Nanoscale Materials Research to Develop New Solar Cells Wins Forbes Magazine Honors

Published on December 20, 2012 at 5:29 AM

Trisha Andrew, an assistant professor of chemistry at UW-Madison, has been named to Forbes magazine's 30 Under 30 in Energy. The list recognizes talented young innovators whose work holds potential for the energy landscape of the future.

Andrew, who joined the faculty at the start of the semester, was previously a postdoctoral fellow at Massachusetts Institute of Technology (MIT).

Her energy research, which started at MIT but is continuing at UW-Madison, focuses on using unique nanoscale materials to develop new types of solar cells. These solar cells, which can be as small as one-hundredth the width of a single hair strand, convert solar energy into electrical energy.

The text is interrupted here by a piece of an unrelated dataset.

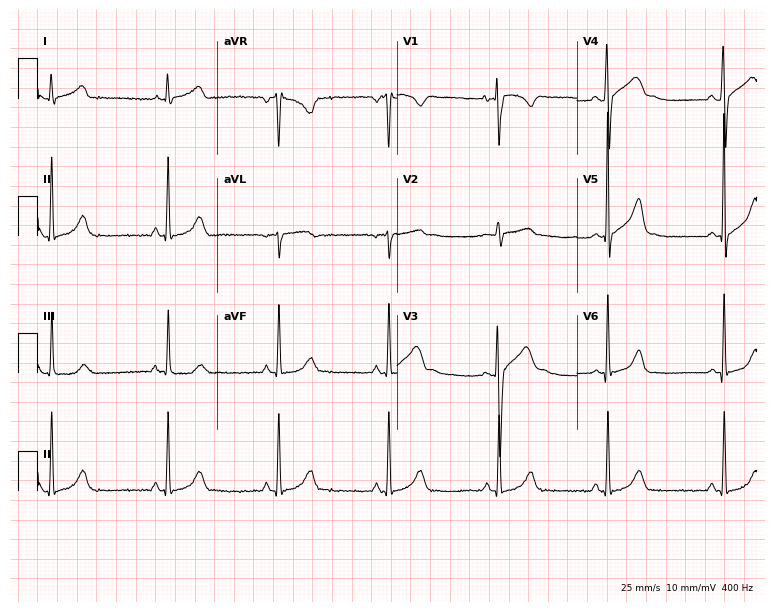
Standard 12-lead ECG recorded from a 17-year-old male. Read as a normal ECG.

Although research on these types of nanomaterials has been going on for decades, the key at this point, says Andrew, is getting these materials out into the world by making them lightweight, cheap and widespread.

Andrew is now focusing on the types of energy issues relevant to household settings rather than industrial settings. She sees value in working on energy problems that hold the potential for universal application, such as powering household electronics using solar energy captured as sunlight travels through specially selected colored molecules in a windowpane.

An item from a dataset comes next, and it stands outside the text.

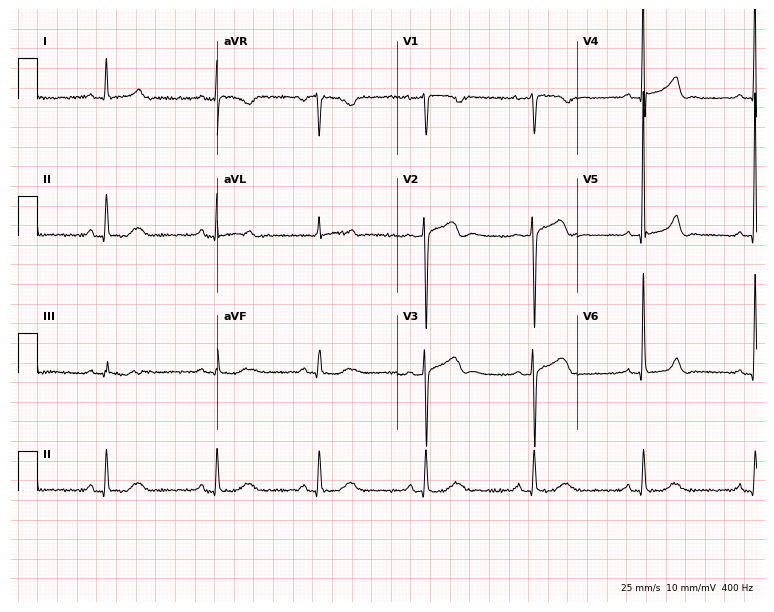
Resting 12-lead electrocardiogram. Patient: a female, 67 years old. None of these six findings is recorded: first-degree AV block, right bundle branch block, left bundle branch block, sinus bradycardia, atrial fibrillation, sinus tachycardia. Only these six findings were labelled.

"What we're trying to answer is the smaller question of how we can impact our population with technologies that aren't going to last for 15 years, but will last for a year or two, which is the life of a mid-range cell phone," Andrew says. "Part of what inspires me every day is that we need these devices right now. I honestly feel like we're going to solve this energy crisis in some way. It may take a while, but we will do it."